Renewable energy capacity additions in 2020 expanded by more than 45% from 2019, including a 90% rise in global wind capacity (green) and a 23% expansion of new solar photovoltaic installations (yellow).

Renewable energy is useful energy that is collected from renewable resources, which are naturally replenished on a human timescale, including carbon neutral sources like sunlight, wind, rain, tides, waves, and geothermal heat. This type of energy source stands in contrast to fossil fuels, which are being used far more quickly than they are being replenished. Although most renewable energy is sustainable energy, some is not, for example some biomass is unsustainable.

Renewable energy often provides energy in four important areas: electricity generation, air and water heating/cooling, transportation, and rural (off-grid) energy services.

Based on REN21's 2017 report, renewables contributed 19.3% to humans' global energy consumption and 24.5% to their generation of electricity in 2015 and 2016, respectively. This energy consumption is divided as 8.9% coming from traditional biomass, 4.2% as heat energy (modern biomass, geothermal and solar heat), 3.9% from hydroelectricity and the remaining 2.2% is electricity from wind, solar, geothermal, and other forms of biomass. In 2017, worldwide investments in renewable energy amounted to US$279.8 billion with China accounting for 45% of the global investments, and the United States and Europe both around 15%. Globally there were an estimated 10.5 million jobs associated with the renewable energy industries, with solar photovoltaics being the largest renewable employer.
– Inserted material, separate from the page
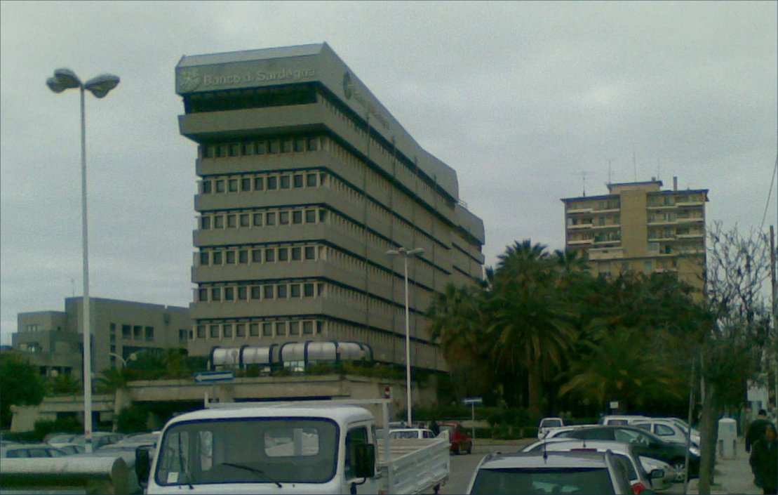 Sede principale del Banco di Sardegna a Cagliari

Renewable energy systems are rapidly becoming more efficient and cheaper and their share of total energy consumption is increasing. As of 2019, more than two-thirds of worldwide newly installed electricity capacity was renewable. Growth in consumption of coal and oil could end by 2020 due to increased uptake of renewables and natural gas. As of 2020, in most countries, photovoltaic solar and onshore wind are the cheapest forms of building new electricity-generating plants.

At the national level, at least 30 nations around the world already have renewable energy contributing more than 20 percent of their energy supply. National renewable energy markets are projected to continue to grow strongly in the coming decade and beyond. At least two countries, Iceland and Norway, generate all their electricity using renewable energy already, and many other countries have the set a goal to reach 100% renewable energy in the future. At least 47 nations around the world already have over 50 percent of electricity from renewable resources. Renewable energy resources exist over wide geographical areas, in contrast to fossil fuels, which are concentrated in a limited number of countries. Rapid deployment of renewable energy and energy efficiency technologies is resulting in significant energy security, climate change mitigation, and economic benefits. In international public opinion surveys there is strong support for promoting renewable sources such as solar power and wind power.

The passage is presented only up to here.